For a job well done, you'll get 2 points. Approximately 10-15 minutes.

To complete task 30 in chemistry, you must:

• know what is
• be able to write equations of redox reactions

Tasks for training

To complete the task, use the following list of substances: potassium permanganate, potassium bicarbonate, sodium sulfite, barium sulfate, potassium hydroxide. Permissible use aqueous solutions substances.

From the proposed list of substances, select substances between which a redox reaction is possible, and write down the equation for this reaction. Make an electronic balance, indicate the oxidizing agent and reducing agent.


Solution

1. Use the following list of substances: sulfur oxide (IV), potassium chloride, sodium sulfate, barium permanganate, aluminum hydroxide.

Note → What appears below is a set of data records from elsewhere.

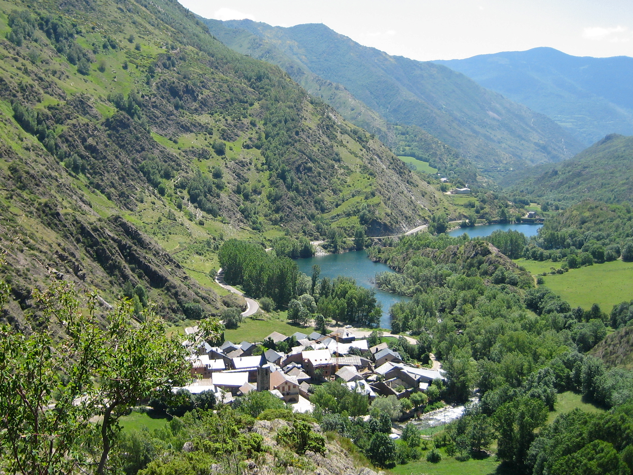 Borén, Pallars Sobirà, Catalunya
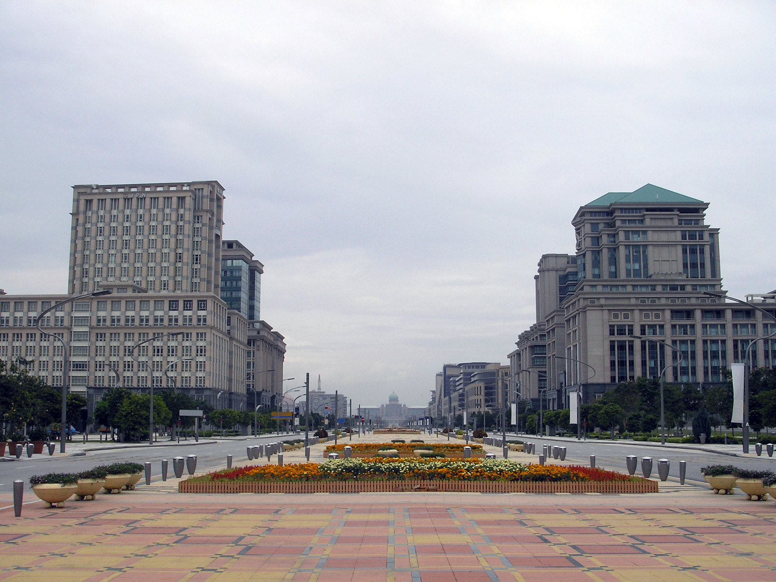 Image of Putrajaya
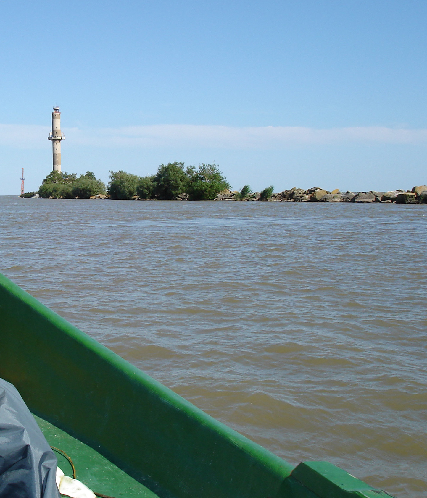 Phare actuel de Sulina (Mer Noire, Roumanie)
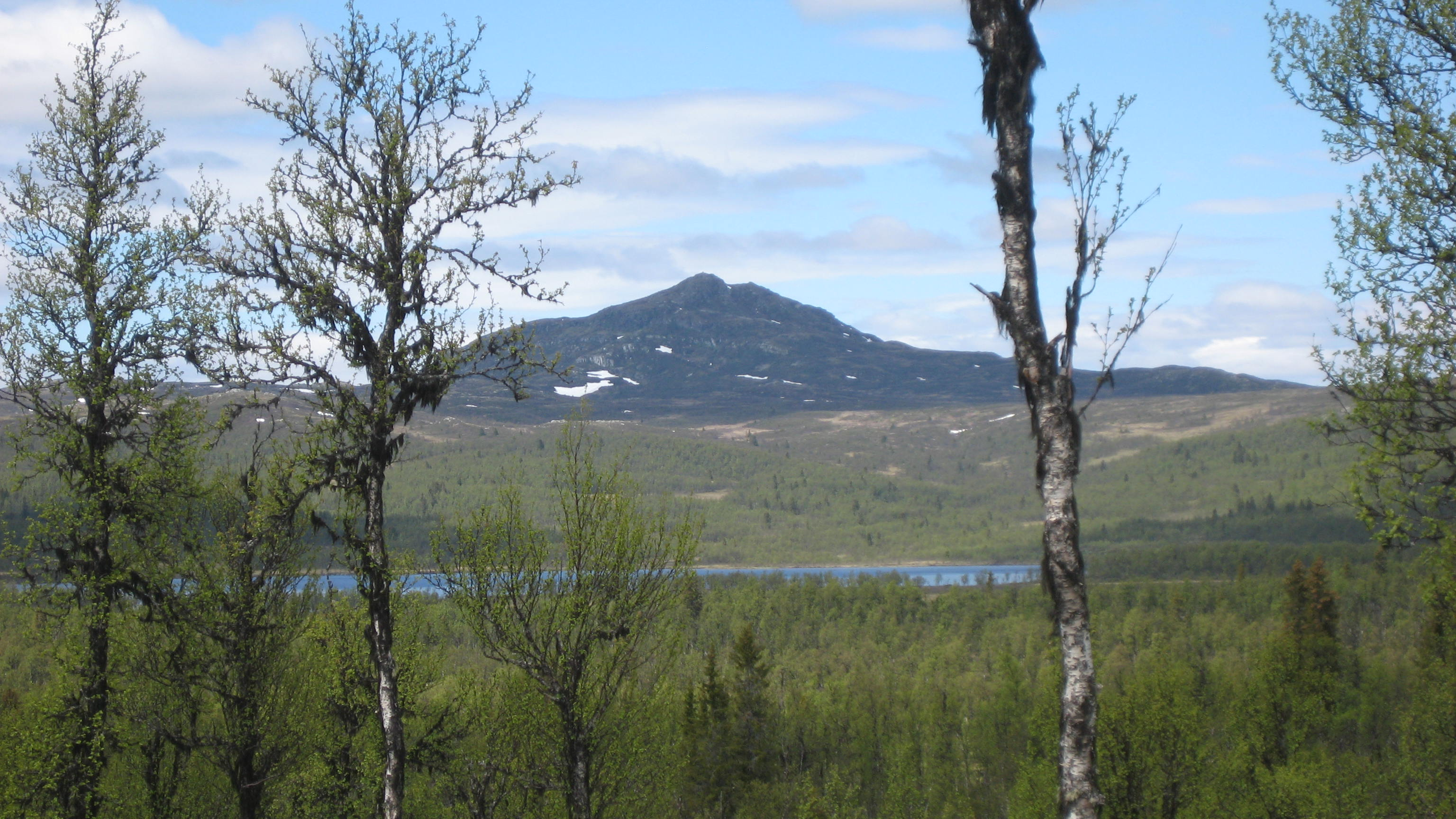 Djuptjernkampen sett fra sør

The use of aqueous solutions is acceptable.

   
   Solution

2. Use the following list of substances: sodium sulfide, potassium chloride, sulfuric acid, potassium permanganate, lithium hydroxide. The use of aqueous solutions is acceptable.

   From the proposed list, select substances between which a redox reaction is possible. Write down the equation for this reaction. Make an electronic balance, indicate the oxidizing agent and reducing agent.

   
   Solution

3. Use the following list of substances: potassium dichromate, lithium chloride, sodium orthophosphate, potassium chloride, potassium sulfite. The use of aqueous solutions is acceptable.

   From the proposed list, select substances between which a redox reaction is possible. Write down the equation for this reaction. Make an electronic balance, indicate the oxidizing agent and reducing agent.

   
   Solution

4. Use the following list of substances: silver nitrate, ammonium chloride, phosphine, rubidium acetate, zinc oxide. The use of aqueous solutions is acceptable.

   From the proposed list, select substances between which a redox reaction is possible. Write down the equation for this reaction. Make an electronic balance, indicate the oxidizing agent and reducing agent.